3‐Hydroxyflavone enhances the toxicity of ZnO nanoparticles in vitro

Luo

et al. 2018

It is recently shown that flavonoids might reduce the toxicity of nanoparticles (NPs) due to their antioxidative properties. In this study, the influence of 3-hydroxyflavone (H3) on the toxicity of ZnO NPs was investigated. H3 increased hydrodynamic size, polydispersity index and absolute value of the zeta potential of ZnO NPs, which indicated that H3 could influence the colloidal aspects of NPs. Surprisingly, H3 markedly decreased the initial concentration of ZnO NPs required to induce cytotoxicity to Caco-2, HepG2, THP-1 and human umbilical vein endothelial cells, which suggested that H3 could promote the toxicity of ZnO NPs to both cancerous and normal cells. For comparison, 6-hydroxyflavone did not show this effect. H3 remarkably increased cellular Zn elements and intracellular Zn ions in HepG2 cells following ZnO NP exposure, and co-exposure to H3 and NPs induced a relatively higher intracellular reactive oxygen species.
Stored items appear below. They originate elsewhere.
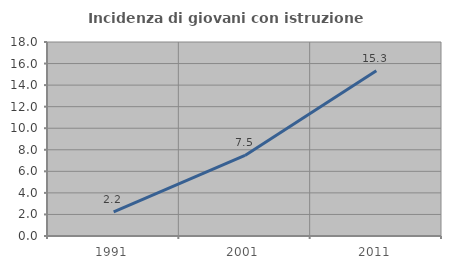
| Category | Incidenza di giovani con istruzione universitaria |
|---|---|
| 1991.0 | 2.232 |
| 2001.0 | 7.473 |
| 2011.0 | 15.331 |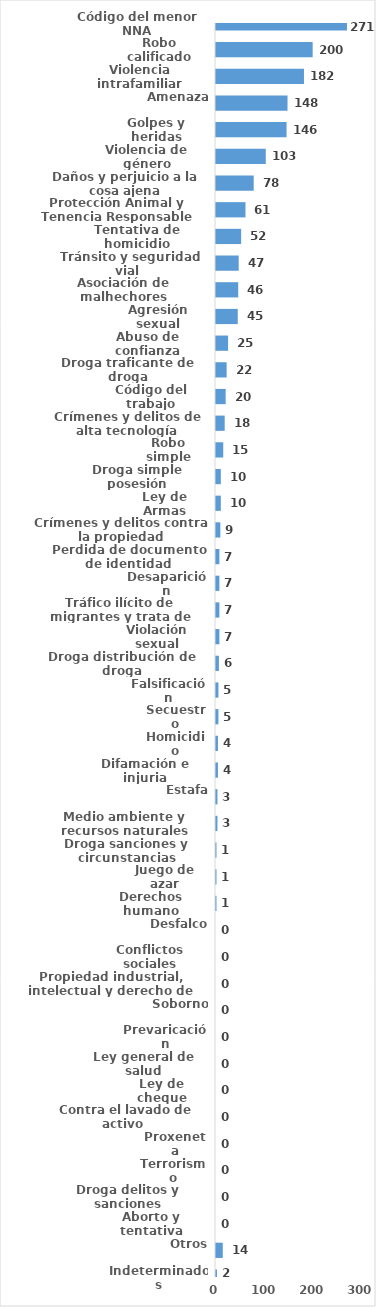
| Category | Series 0 |
|---|---|
| Código del menor NNA | 271 |
| Robo calificado | 200 |
| Violencia intrafamiliar | 182 |
| Amenaza | 148 |
| Golpes y heridas | 146 |
| Violencia de género | 103 |
| Daños y perjuicio a la cosa ajena | 78 |
| Protección Animal y Tenencia Responsable | 61 |
| Tentativa de homicidio | 52 |
| Tránsito y seguridad vial  | 47 |
| Asociación de malhechores | 46 |
| Agresión sexual | 45 |
| Abuso de confianza | 25 |
| Droga traficante de droga | 22 |
| Código del trabajo | 20 |
| Crímenes y delitos de alta tecnología | 18 |
| Robo simple | 15 |
| Droga simple posesión | 10 |
| Ley de Armas | 10 |
| Crímenes y delitos contra la propiedad | 9 |
| Perdida de documento de identidad | 7 |
| Desaparición | 7 |
| Tráfico ilícito de migrantes y trata de personas | 7 |
| Violación sexual | 7 |
| Droga distribución de droga | 6 |
| Falsificación | 5 |
| Secuestro | 5 |
| Homicidio | 4 |
| Difamación e injuria | 4 |
| Estafa | 3 |
| Medio ambiente y recursos naturales | 3 |
| Droga sanciones y circunstancias agravantes | 1 |
| Juego de azar | 1 |
| Derechos humano | 1 |
| Desfalco | 0 |
| Conflictos sociales | 0 |
| Propiedad industrial, intelectual y derecho de autor | 0 |
| Soborno | 0 |
| Prevaricación | 0 |
| Ley general de salud | 0 |
| Ley de cheque | 0 |
| Contra el lavado de activo  | 0 |
| Proxeneta | 0 |
| Terrorismo | 0 |
| Droga delitos y sanciones | 0 |
| Aborto y tentativa | 0 |
| Otros | 14 |
| Indeterminados | 2 |

Exposure to ZnO NPs at 3 hours induced the expression of endoplasmic reticulum stress markers DDIT3 and XBP-1 s, which was suppressed by H3. The expression of apoptotic genes BAX and CASP3 was significantly induced by ZnO NP exposure after 3 and 5 hours, respectively, and H3 further significantly promoted CASP3 expression at 5 hours. In combination, the results from this study suggested that H3 affected colloidal stability of ZnO NPs, promoted the interactions between NPs and cells, and altered the NP-induced endoplasmic reticulum stress-apoptosis signaling pathway, which finally enhanced the cytotoxicity of ZnO NPs.